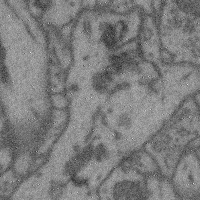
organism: Mouse
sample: Cerebral cortex
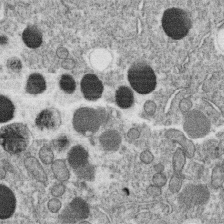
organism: C. elegans
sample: C. elegans oocyte; sperm cells
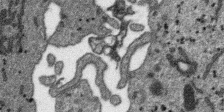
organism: Human
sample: Lung epithelial cells infected with SARS-CoV-2
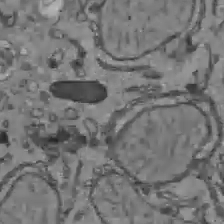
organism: C57BL Mouse
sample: Liver
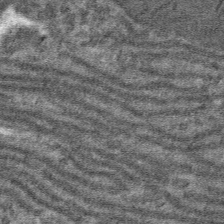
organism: Mouse
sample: Mouse hepatocytes
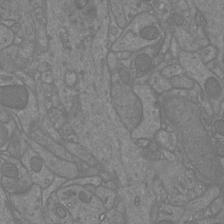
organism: Mouse
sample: Cortical neurons
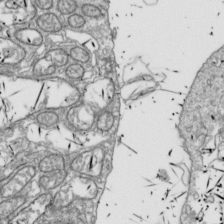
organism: Drosophila
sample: Cell division; meiosis; drosophila spermatocytes
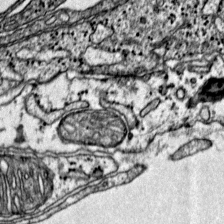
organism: Mouse
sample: Primary visual cortex
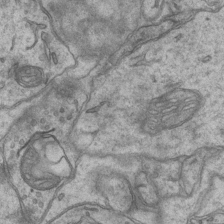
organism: Mouse
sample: CA1 Hippocampus
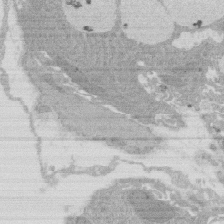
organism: Rat
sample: Salivary granule
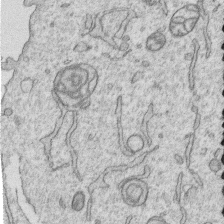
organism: Human
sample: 1205lu cells
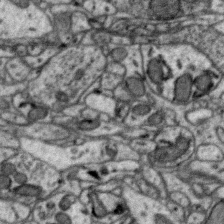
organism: Zebra finch
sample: Brain
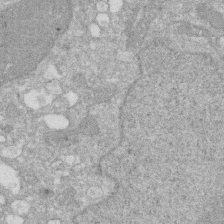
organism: Human
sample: HIV infected U937 cells
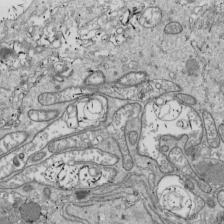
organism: Drosophila
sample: Cell division; meiosis; drosophila spermatocytes
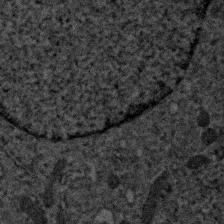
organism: Human
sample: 1205lu cells
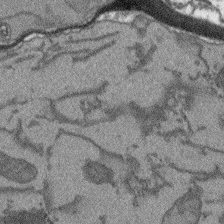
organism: Arabidopsis thaliana
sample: Root tip
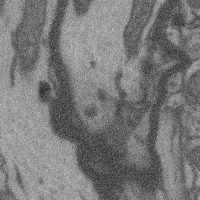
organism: Mouse
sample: Cerebral cortex
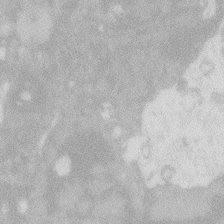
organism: Zebrafish
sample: Macrophage
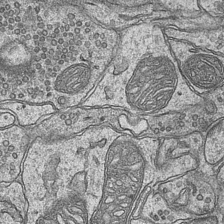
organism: Mouse
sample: CA1 Hippocampus
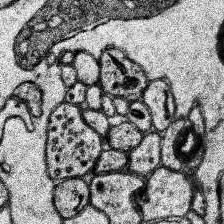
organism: Human
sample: Temporal Lobe
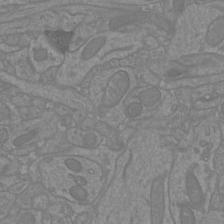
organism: Mouse
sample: Cortical neurons
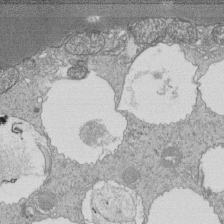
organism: Tetrahymena
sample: Cilia in tetrahymena
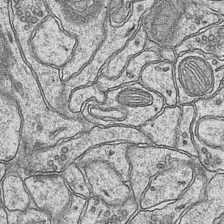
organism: Mouse
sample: CA1 Hippocampus
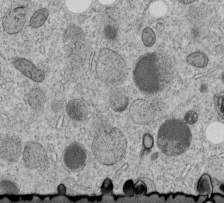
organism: C. elegans
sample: C. elegans embryo early stage
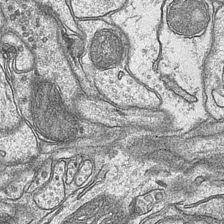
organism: Mouse
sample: CA1 Hippocampus
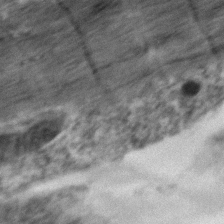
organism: Zebrafish
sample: Zebrafish embryo
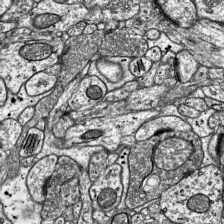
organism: Mouse
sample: Visual Cortex
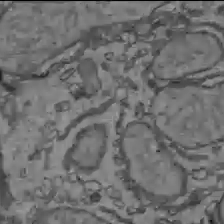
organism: C57BL Mouse
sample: Liver
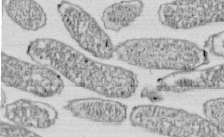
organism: E. coli
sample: Bacterial nucleoid
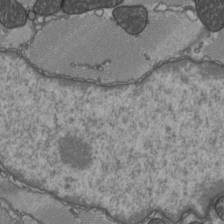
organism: C57BL Mouse
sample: Heart
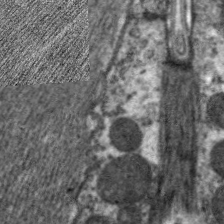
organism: C. elegans
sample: Pharynx
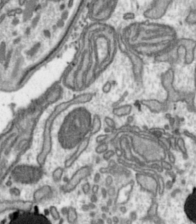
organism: Toxoplasma gondii
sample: Parasites in a vacuole inside a host cell
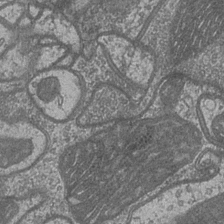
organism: Drosophila
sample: Optic medulla
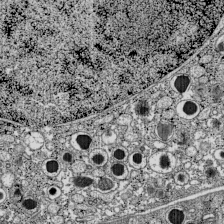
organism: C57BL Mouse
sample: Pancreatic islet
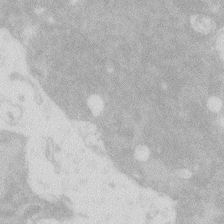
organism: Zebrafish
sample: Macrophage
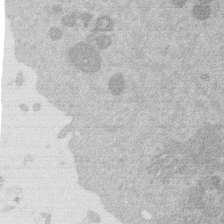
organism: Mouse
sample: Dividing mouse embryo 1 cell stage
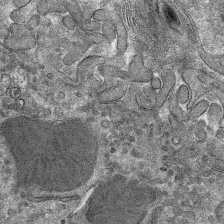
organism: Mouse
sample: Mouse hepatocytes
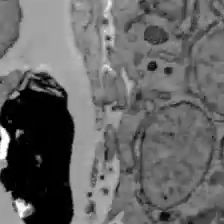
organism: C57BL Mouse
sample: Liver
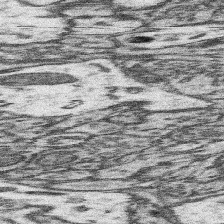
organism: Mouse
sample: Somatosensory cortex neuropil
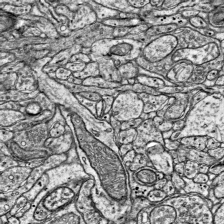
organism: Mouse
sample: Visual Cortex
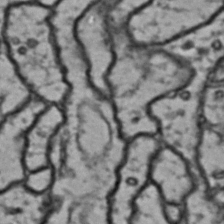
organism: Drosophila
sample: Brain
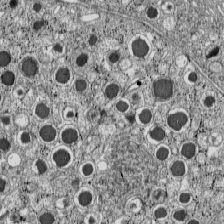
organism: C57BL Mouse
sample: Pancreatic islet
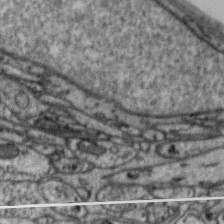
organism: Zebra finch
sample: Brain
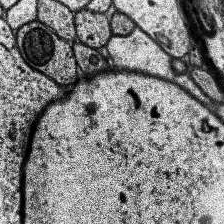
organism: Human
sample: Temporal Lobe

■ ■ ■

EXERCISE AIM ::
Return every entry word for word, minus the pictures.

COMPLETED TASK ::
organism: Mouse
sample: Cerebral cortex
organism: C. elegans
sample: C. elegans oocyte; sperm cells
organism: Human
sample: Lung epithelial cells infected with SARS-CoV-2
organism: C57BL Mouse
sample: Liver
organism: Mouse
sample: Mouse hepatocytes
organism: Mouse
sample: Cortical neurons
organism: Drosophila
sample: Cell division; meiosis; drosophila spermatocytes
organism: Mouse
sample: Primary visual cortex
organism: Mouse
sample: CA1 Hippocampus
organism: Rat
sample: Salivary granule
organism: Human
sample: 1205lu cells
organism: Zebra finch
sample: Brain
organism: Human
sample: HIV infected U937 cells
organism: Drosophila
sample: Cell division; meiosis; drosophila spermatocytes
organism: Human
sample: 1205lu cells
organism: Arabidopsis thaliana
sample: Root tip
organism: Mouse
sample: Cerebral cortex
organism: Zebrafish
sample: Macrophage
organism: Mouse
sample: CA1 Hippocampus
organism: Human
sample: Temporal Lobe
organism: Mouse
sample: Cortical neurons
organism: Tetrahymena
sample: Cilia in tetrahymena
organism: Mouse
sample: CA1 Hippocampus
organism: C. elegans
sample: C. elegans embryo early stage
organism: Mouse
sample: CA1 Hippocampus
organism: Zebrafish
sample: Zebrafish embryo
organism: Mouse
sample: Visual Cortex
organism: C57BL Mouse
sample: Liver
organism: E. coli
sample: Bacterial nucleoid
organism: C57BL Mouse
sample: Heart
organism: C. elegans
sample: Pharynx
organism: Toxoplasma gondii
sample: Parasites in a vacuole inside a host cell
organism: Drosophila
sample: Optic medulla
organism: C57BL Mouse
sample: Pancreatic islet
organism: Zebrafish
sample: Macrophage
organism: Mouse
sample: Dividing mouse embryo 1 cell stage
organism: Mouse
sample: Mouse hepatocytes
organism: C57BL Mouse
sample: Liver
organism: Mouse
sample: Somatosensory cortex neuropil
organism: Mouse
sample: Visual Cortex
organism: Drosophila
sample: Brain
organism: C57BL Mouse
sample: Pancreatic islet
organism: Zebra finch
sample: Brain
organism: Human
sample: Temporal Lobe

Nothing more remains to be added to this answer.